As she walked, Georgina kept her gaze focused on the tree the person had hidden behind. The light from her phone illuminated the spaces between trees and behind garbage cans, places she had never previously thought of as corners in which someone could hide.
I’m not afraid.
But her mouth was dry as she shone the light behind the tree.
Nothing but concrete. If someone had been here, they were gone.
“Georgina,” said a voice behind her.
She screamed.
Clutching her phone like a weapon, she spun around to see Anthony. He was standing about a foot away, a very confused expression on his face.
“I didn’t mean to scare you.” He was wearing a hat and scarf, and appeared to be out for a stroll. “Are you all right?”
“I’m fine.” She tried to steady her breathing. “Sorry. You just… startled me.”
“Looking for something?”
“What? No.” Her heart was beating wildly. “I mean yes. My earring. I dropped it.”
Anthony frowned. “You sure you’re all right, Georgina?” he said, more seriously this time.

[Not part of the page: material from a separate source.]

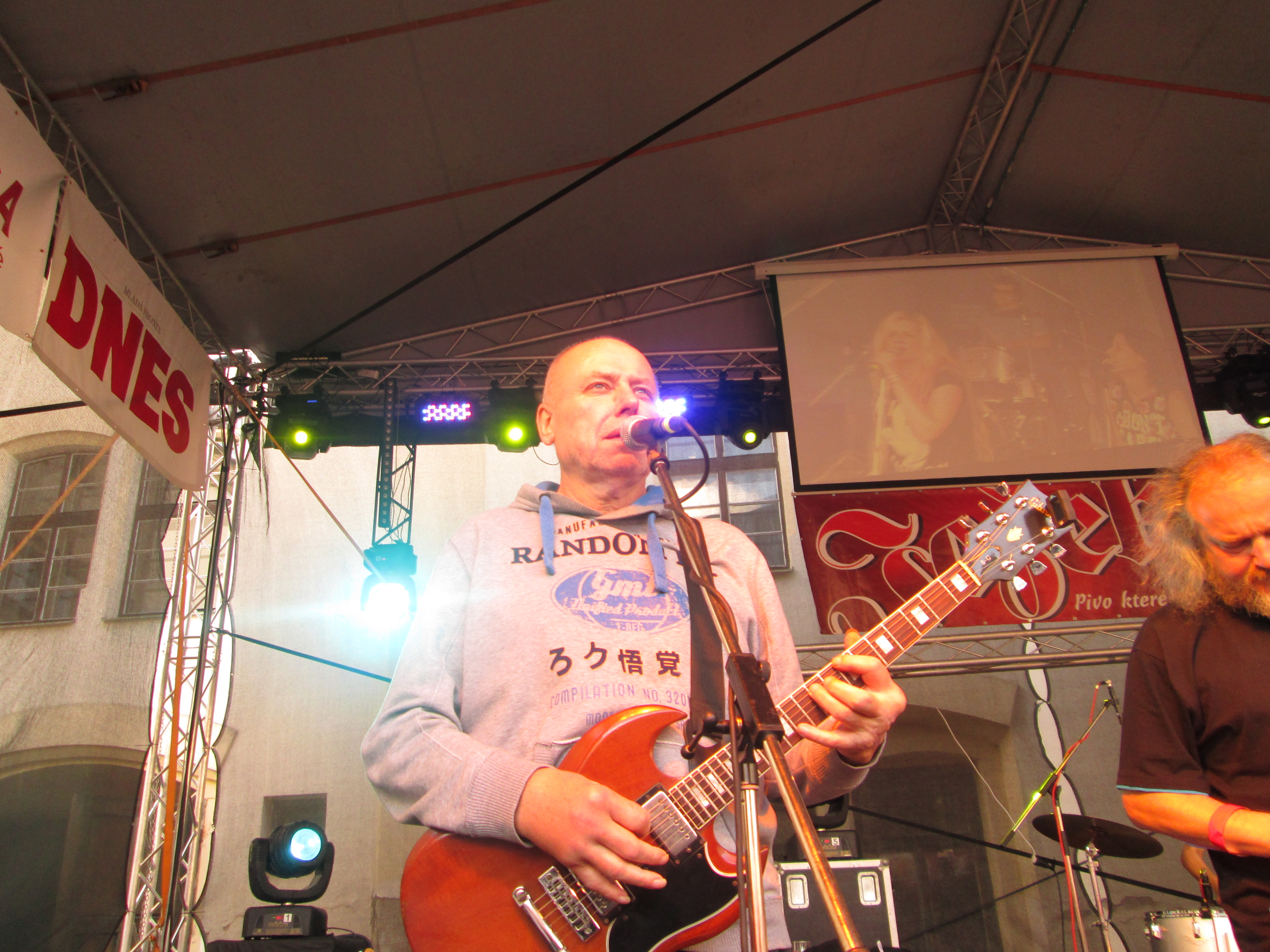 Hudba Praha na pivovarských slavnostech roku 2014 v Jihlavě

“Me? I’m grand.” Georgina half laughed, a nervous habit she fell back on sometimes, and groped around mentally for a change of subject. “What about yourself, Anthony? Hey, last weekend, did we see you out digging in your garden at night?” Striving for light and jovial, she remembered the joke Bren had made at the time and repeated it: “Burying a body, were you?”
Anthony didn’t laugh. In the heartbeat of silence that followed, she knew she had said something wrong.
“Dunno what you’re talking about,” he said gruffly.
Georgina stared at him.
Anthony made an aggressive s
hrugging motion. “I’ve got a bus to catch, Georgina. See you later.”
And he strode off.
She watched him go. What on earth…
That was a lie. He’d lied right to her face. But why?
Chapter 17
Bren was waiting for her in the hall. “Everything all right?”
Georgina looked into the front room for a reassuring glimpse of Cody on the sofa, watching Zootopia for the twentieth time. She breathed in the sight of him there, safe.
“Did you find it?” Bren asked in the self-consciously attentive tone with which he’d been addressing her since she’d learned he had sex with Emma.
“Find what?”
Bren looked puzzled. “Whatever it was that you dropped.”
Georgina blinked, her brain taking several seconds to catch up. “Oh. Yeah. I found it.”
Why had Anthony lied?
“Come into the kitchen,” she said. “I need to talk to you.”
He followed her, his face all hangdog and sorry, obviously expecting the topic to be the state of their marriage.
“Something strange just happened. On my way home.” Georgina closed the kitchen door so Cody wouldn’t overhear. There seemed little point in telling skeptical Bren about figures behind trees, so she skipped ahead to “I ran into Anthony, and he said the weirdest thing.”
She recapped the exchange. When she finished, Bren gave a long exhale.
“Yeah,” he said eventually, still in that carefully contrite voice. “That’s a bit strange, all right.”
There was something unspoken in the silence that followed.
“He lied about it,” Georgina reiterated. “He outright lied. Then he got all cagey and defensive and ran off. What do you think it means?”
“I don’t know, Georgina.” Bren sounded a little more like his normal self as he went on: “Anthony’s a weird bloke. Grumpy old bastard too. I’ve been saying it for years, but you always defend him.”